Quando um rio corta, corta-se de vez
o discurso-rio de água que ele fazia;
cortado, a água se quebra em pedaços,
em poços de água, em água paralítica.
(João Cabral de Melo Neto, “Rios sem Discurso”, 1966)
Estamos habituados a detectar maior ou menor fluência na fala dos seres versados em idiomas estrangeiros. Contudo, por vezes esquecemos de que ser fluente no próprio vernáculo é tão ou mais importante que se expressar em outras línguas. Mas, afinal, o que é fluência discursiva? Será possível exercitá-la, com vistas a aprimorar a maneira como nos comunicamos com nossos colegas e alunos?

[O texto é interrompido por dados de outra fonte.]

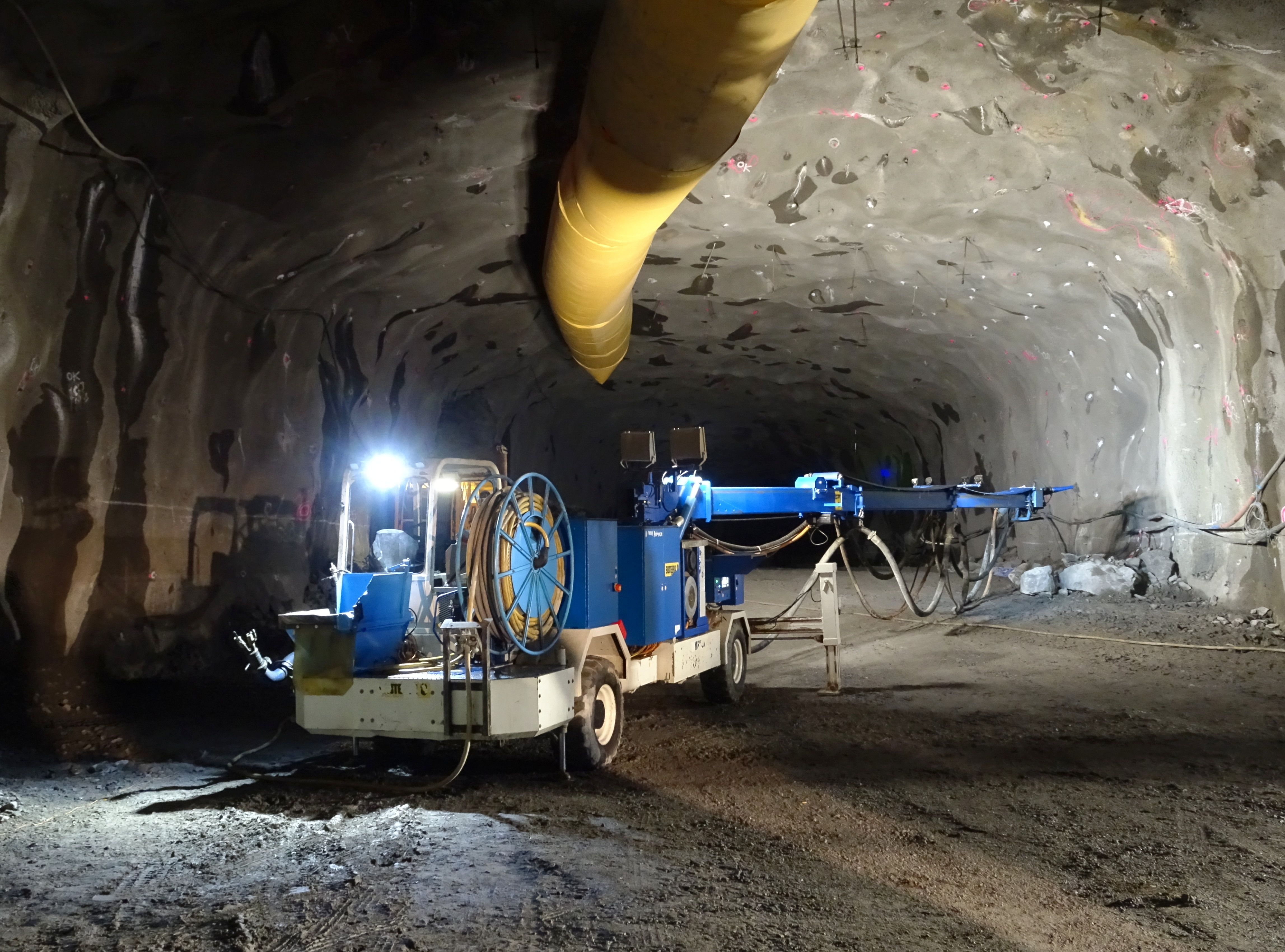 Förbifart, Skärholmen, tunnelvisning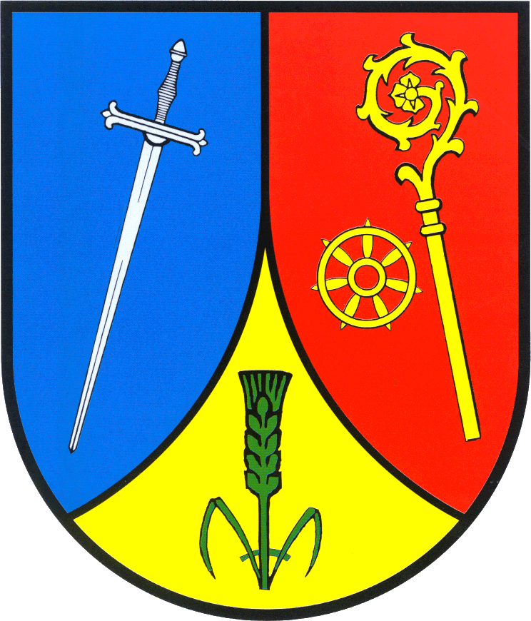 Wappen Filz (Eifel) Quelle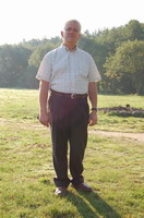 prof. dr hab. inż. Andrzej Reinhard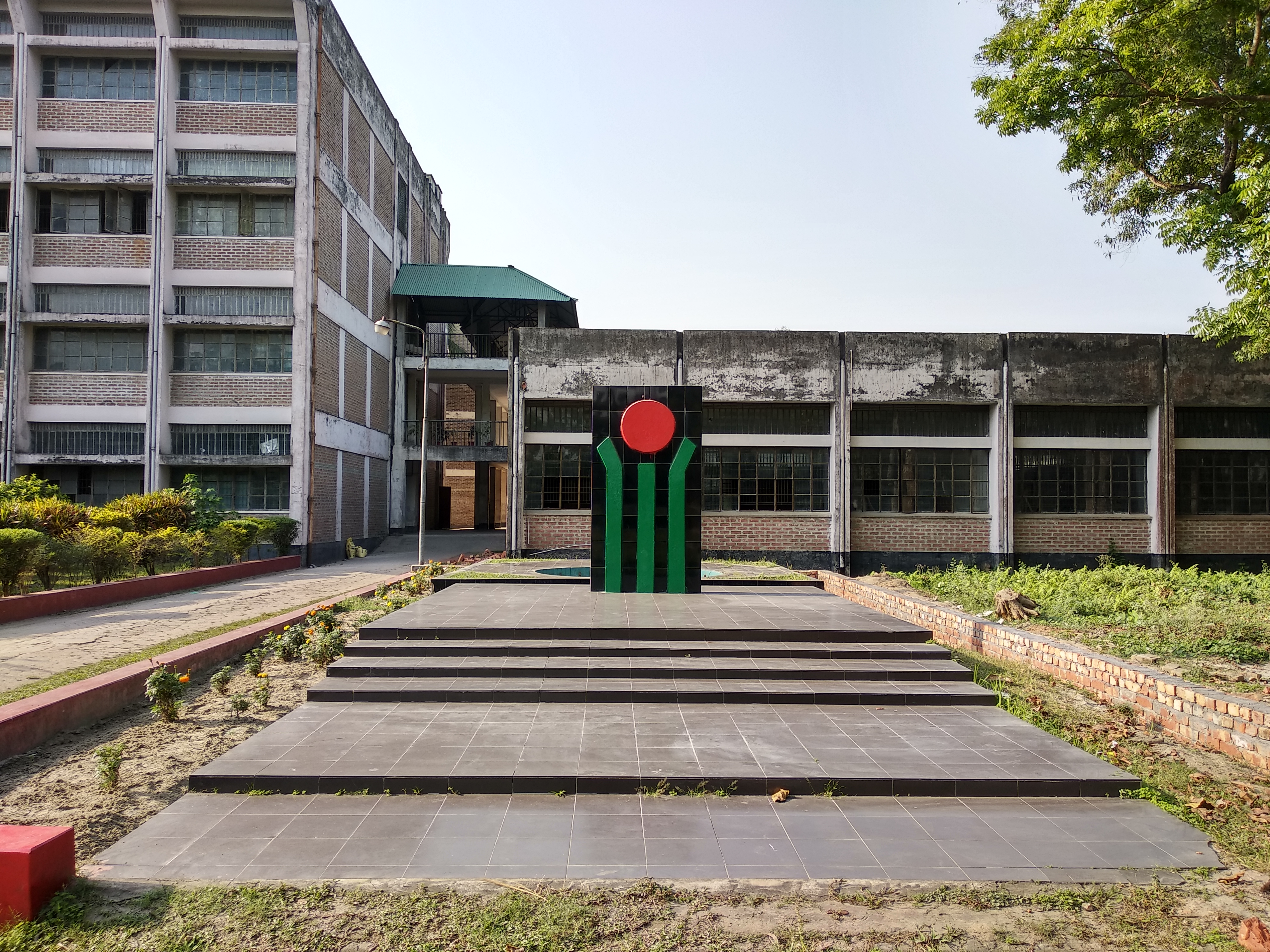 টাঙ্গাইল পলিটেকনিক ইন্সটিটিউট এর শহীদ মিনার।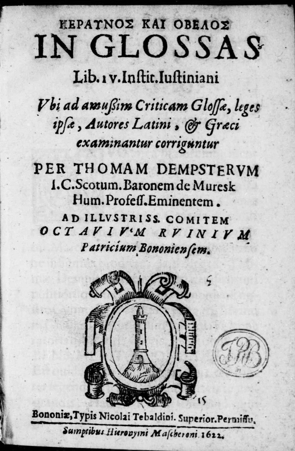 Frontespizio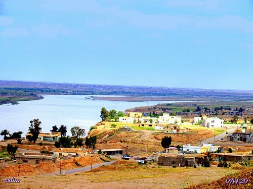 الزوية قبل غزوة داعش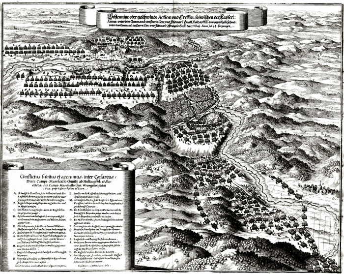 Batalla de Zusmarshausen. Grabado de 1663.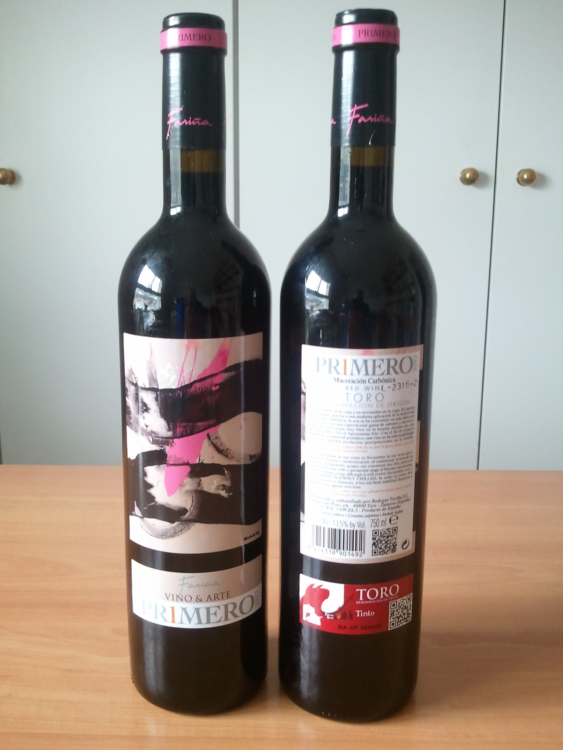 Zwei Flaschen Vino Toro Primero, (2012), Spanien

Os poetas e filósofos greco-latinos legaram uma metáfora que sugere poderosas analogias entre as palavras e as águas. Essa operação permitiria estabelecer correspondências entre o discurso (fluido) e o leito do rio. Nessa acepção, discursar corresponderia a discorrer, ou seja, falar bem implicaria deixar as palavras (es)correrem de forma abundante, mas organizada; em trajetória ora retilínea, ora curvilínea – conforme a matéria e as circunstâncias pedissem.
Outra imagem, igualmente conhecida, atribuía propriedades do mel ao discurso. Até pouco tempo, ainda era possível captar elogios sobre a fala “melíflua” de alguém, quer dizer, a palavra de um orador eficaz e eficiente conseguiria captar a benevolência de seus ouvintes: soar docemente facilitaria a sedução, o enredamento da audiência.

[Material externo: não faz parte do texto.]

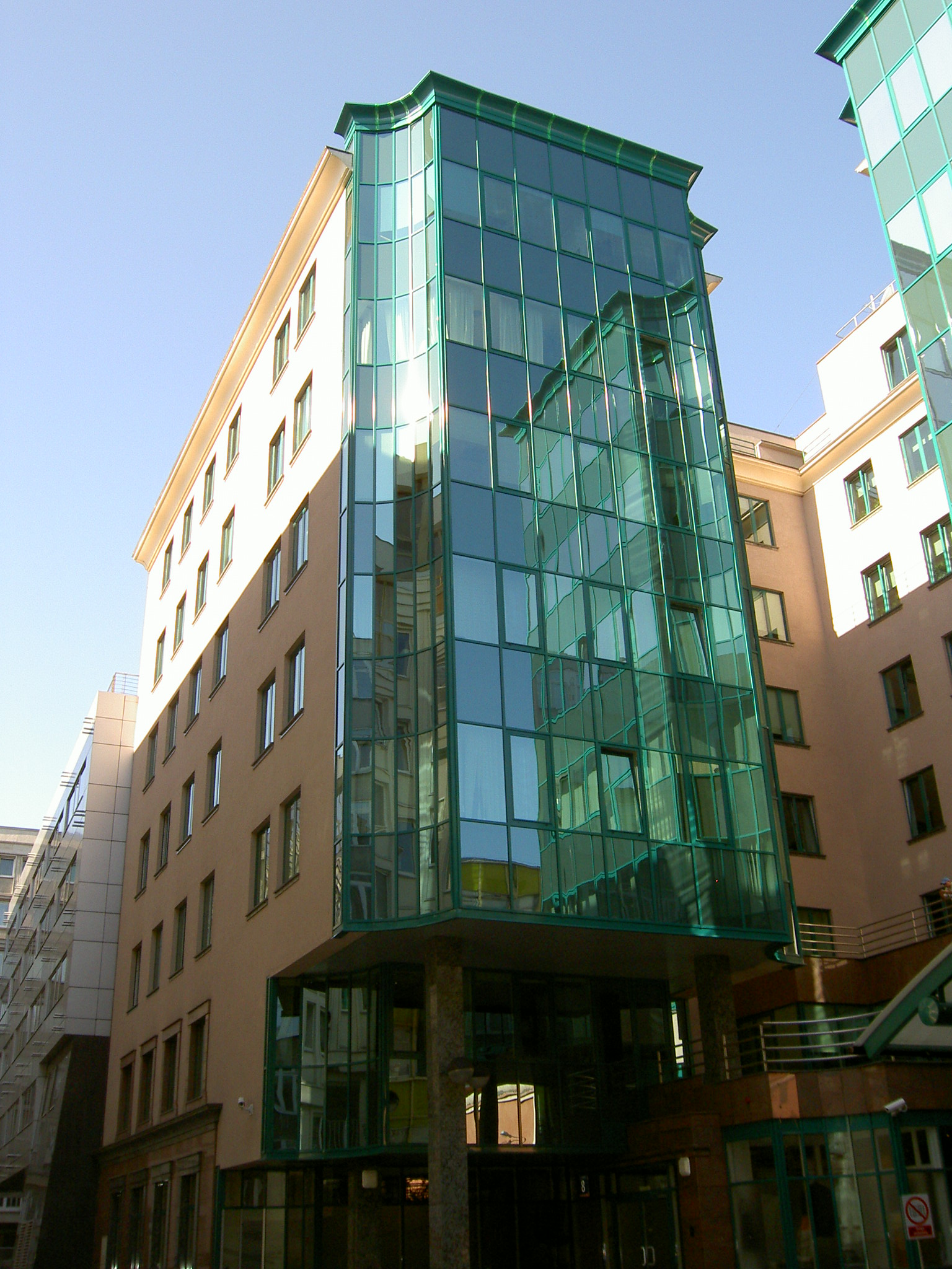 Siedziba Radia ZET w Warszawie autor:Marcin Sikora

Os versos de João Cabral reforçam essa poderosa correspondência entre o fluir e refluir das águas e o ir e vir das palavras. Assim como um rio (se) corta, derivando dele porções menores (de água) que perdem sua mobilidade, um discurso que se fraciona ou fragmenta dificulta ao ouvinte perceber a inteireza do percurso – da nascente à foz – que, em potência, o discurso reproduziria.

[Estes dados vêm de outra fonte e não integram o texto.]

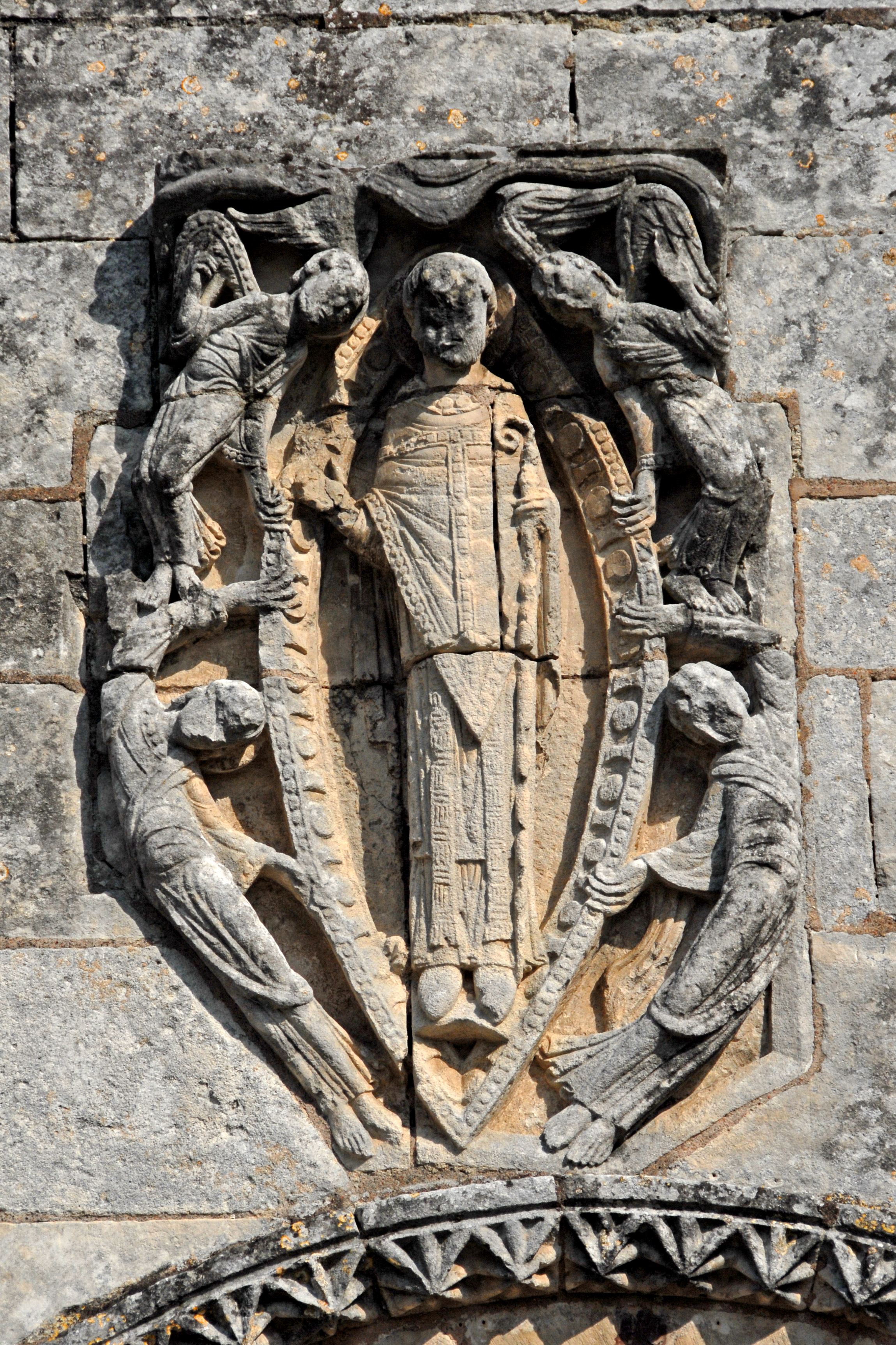 Genzac-la-Pallue, Hochrelief, St.-Martin in der Mandorla

Há que se recordar que a fluência de um professor não depende necessariamente de maciço investimento em recursos tecnológicos. A habilidade de soar de modo fluido envolve tomar consciência de que é possível evitar o acúmulo de marcas de hesitação, interrupção e repetição.
Obviamente, não se está a ignorar o fato de que a fala está sujeita a essas e outras características. Entretanto, de pouco adianta substituir a construção do raciocínio, que poderia ser demonstrado pela fala, recorrendo-se também a breves anotações na lousa, por textos projetados (e relidos) sobre a parede.
Acresce que a quase totalidade de nossos alunos está imersa em conteúdos digitais, transmitidos dia e noite pelas telas de celular, computador, monitor e televisão. Parece-me razoável supor que a sala de aula seria o ambiente mais adequado para problematizarmos a visão unidimensional do mundo, quando nossa percepção das coisas parece estar compulsoriamente mediada por telas e dispositivos eletrônicos.
Se desejamos ser menos dispersos e mais fluentes, comecemos por acionar mais vezes o modo on/off e procuremos incrementar o discurso com movimentos ora suaves, ora agitados; ora profusos, ora econômicos, feito rio.